§ **Your assignment**
Starting at the line that contains "Посол СССР во", write out every line to the end of the records below exactly, and leave out the pictures.
--- Given entries ---
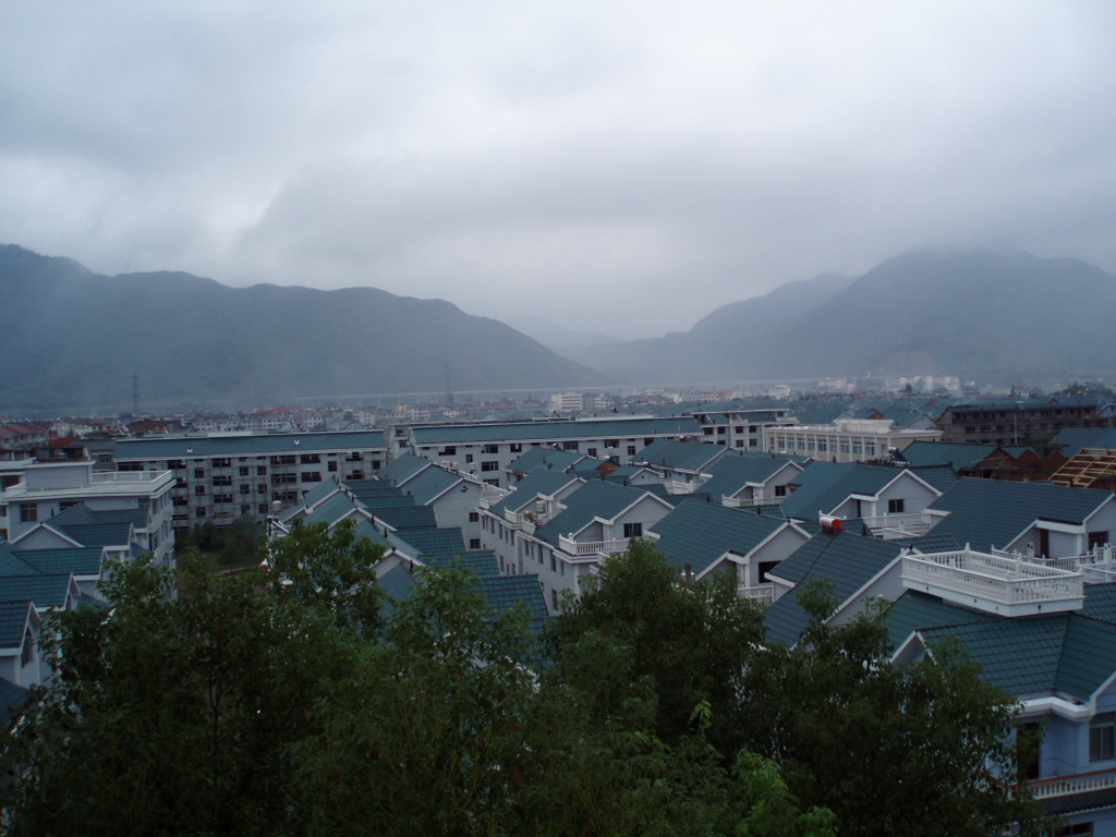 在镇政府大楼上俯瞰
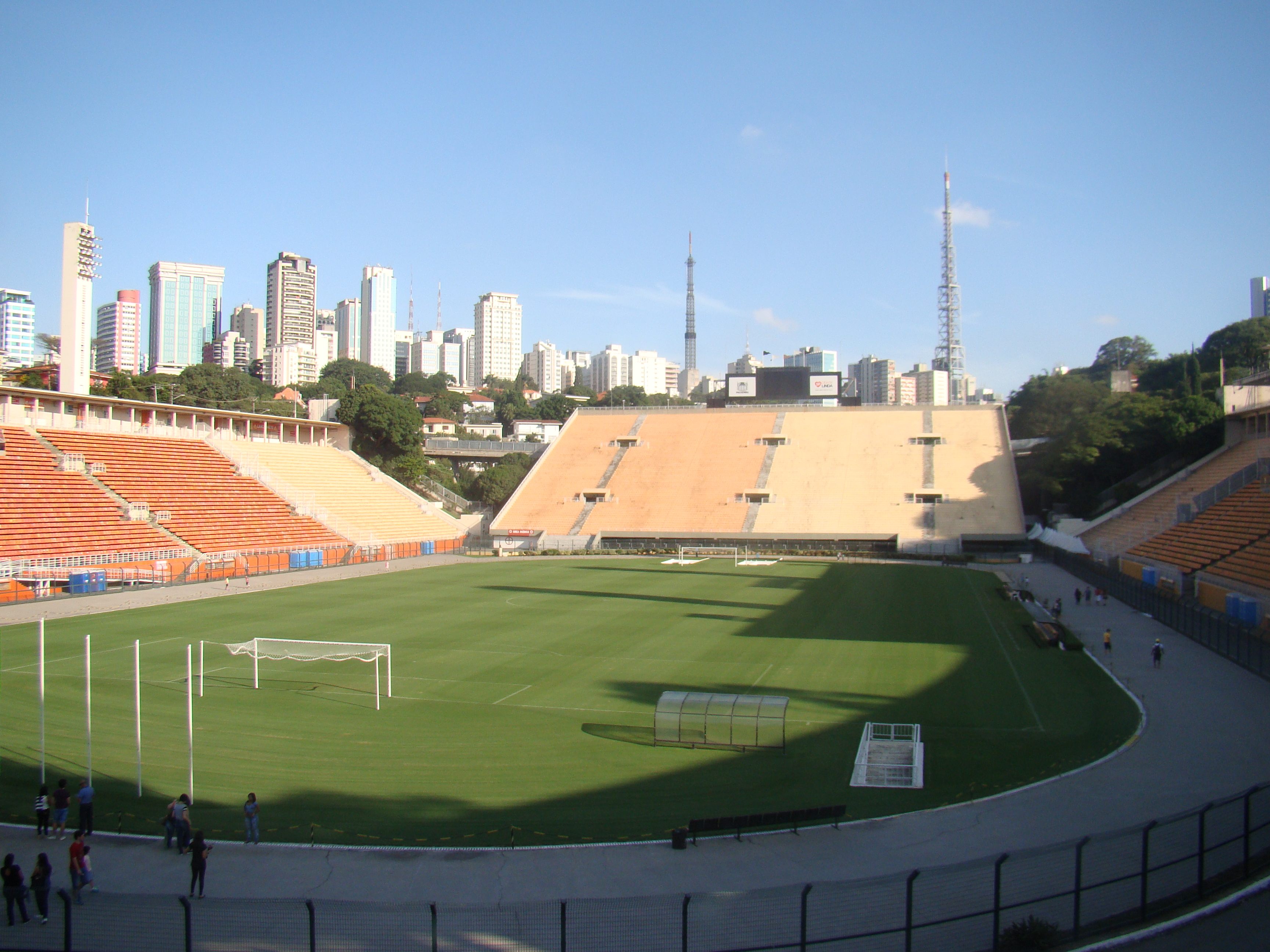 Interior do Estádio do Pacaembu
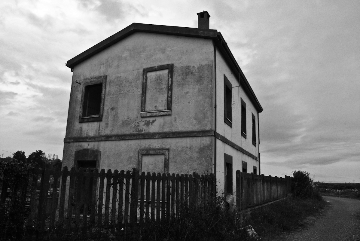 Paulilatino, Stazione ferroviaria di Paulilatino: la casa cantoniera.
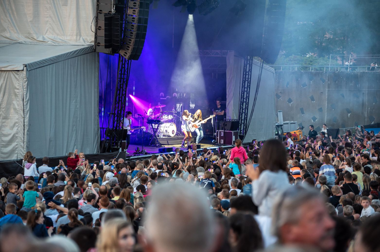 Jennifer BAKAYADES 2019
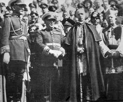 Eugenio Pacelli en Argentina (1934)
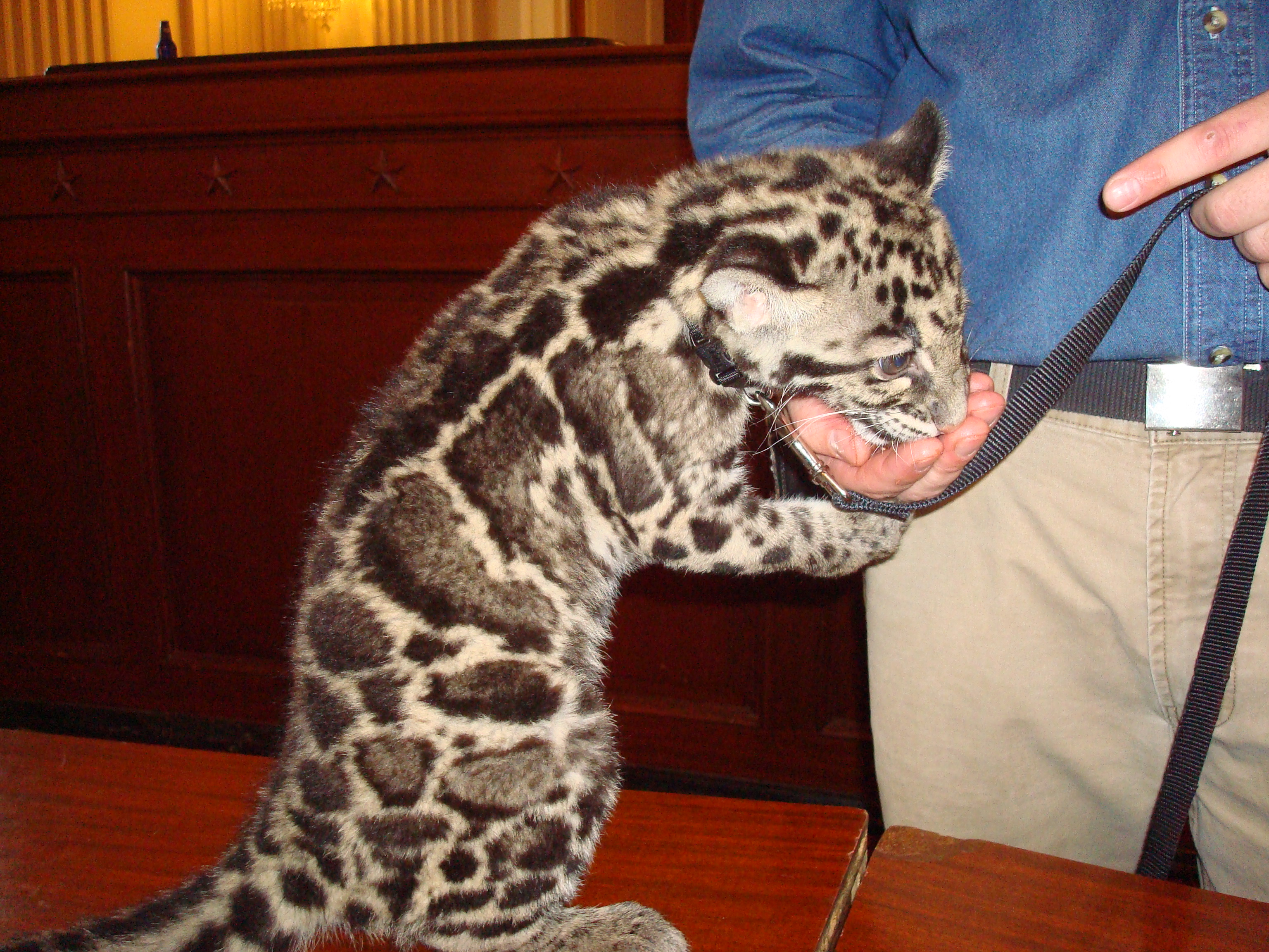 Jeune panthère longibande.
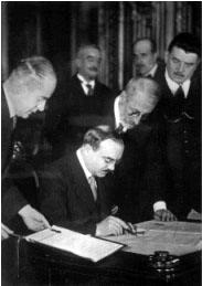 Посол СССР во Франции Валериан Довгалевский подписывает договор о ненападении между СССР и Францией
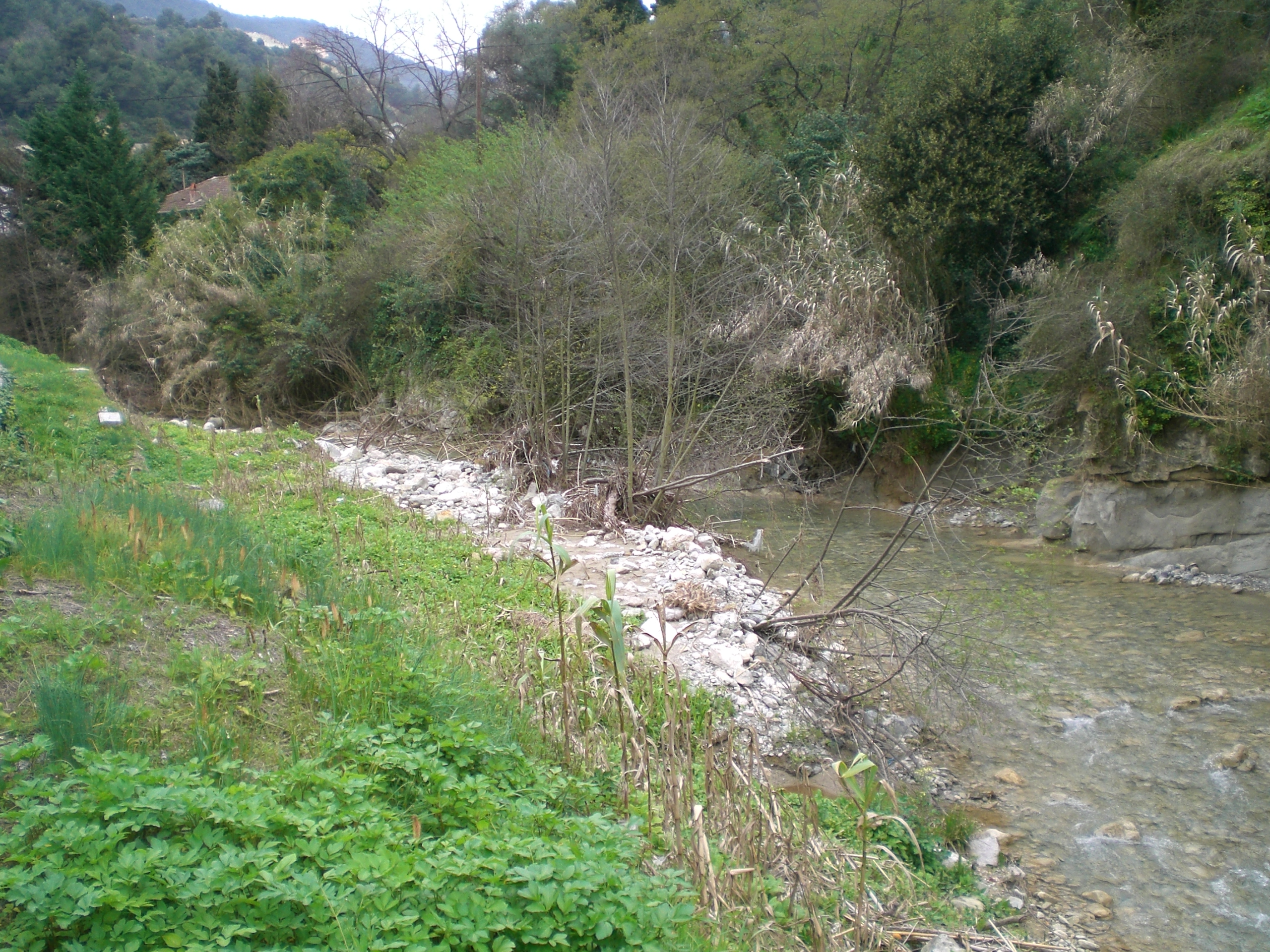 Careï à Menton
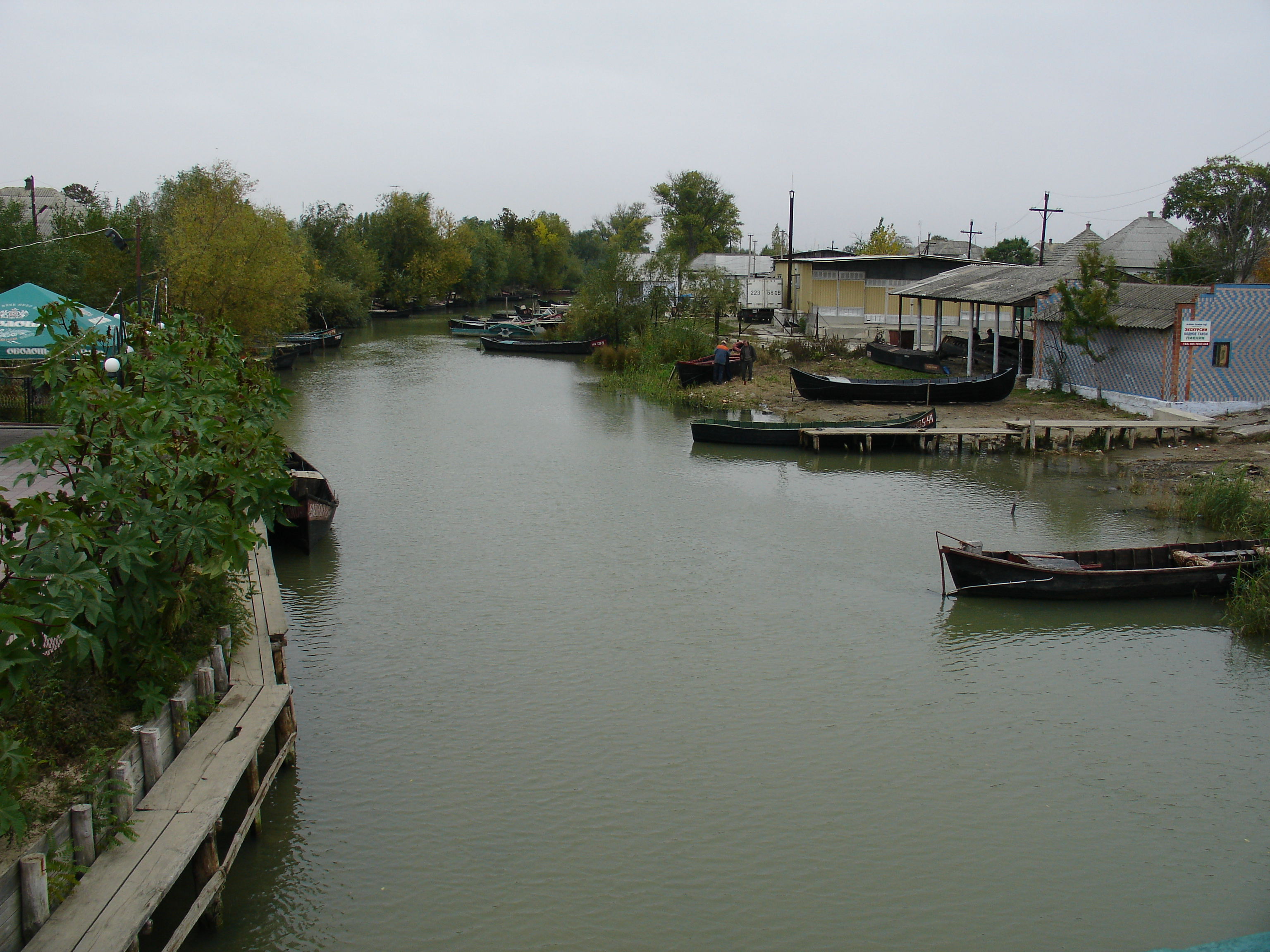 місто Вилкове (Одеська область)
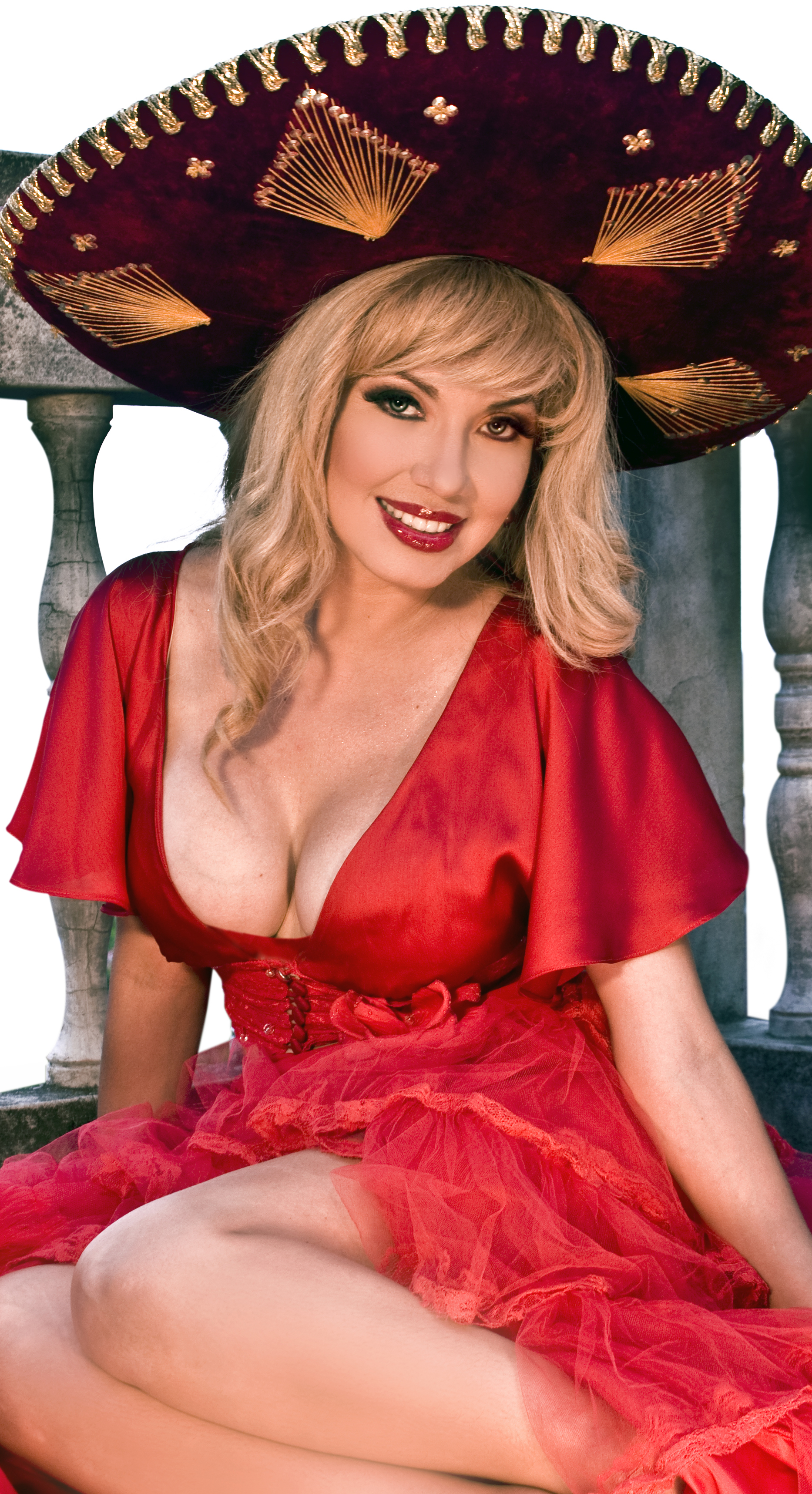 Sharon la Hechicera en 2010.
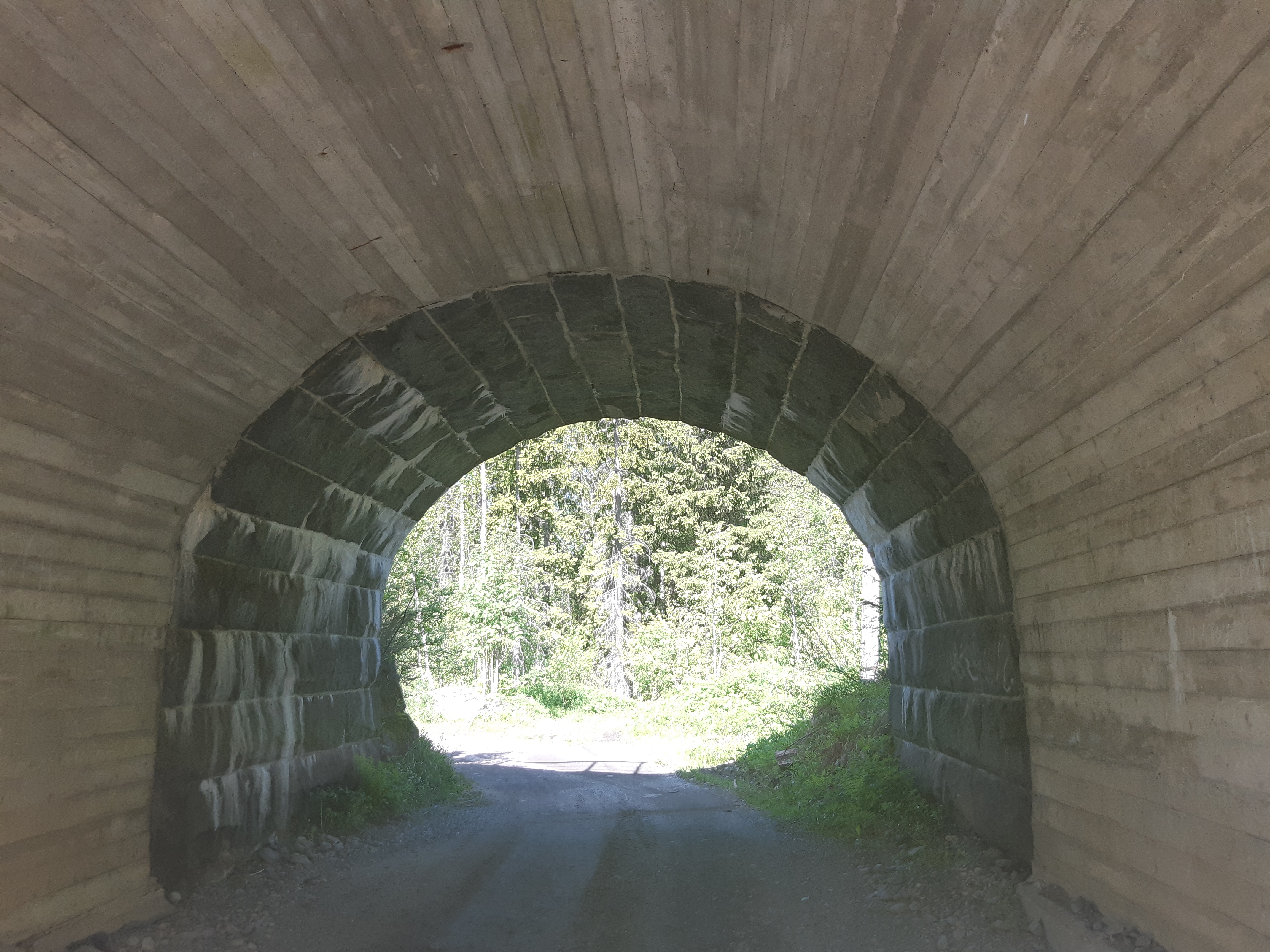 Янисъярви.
---
§ **The answer**
 Посол СССР во Франции Валериан Довгалевский подписывает договор о ненападении между СССР и Францией
 Careï à Menton
 місто Вилкове (Одеська область)
 Sharon la Hechicera en 2010.
 Янисъярви.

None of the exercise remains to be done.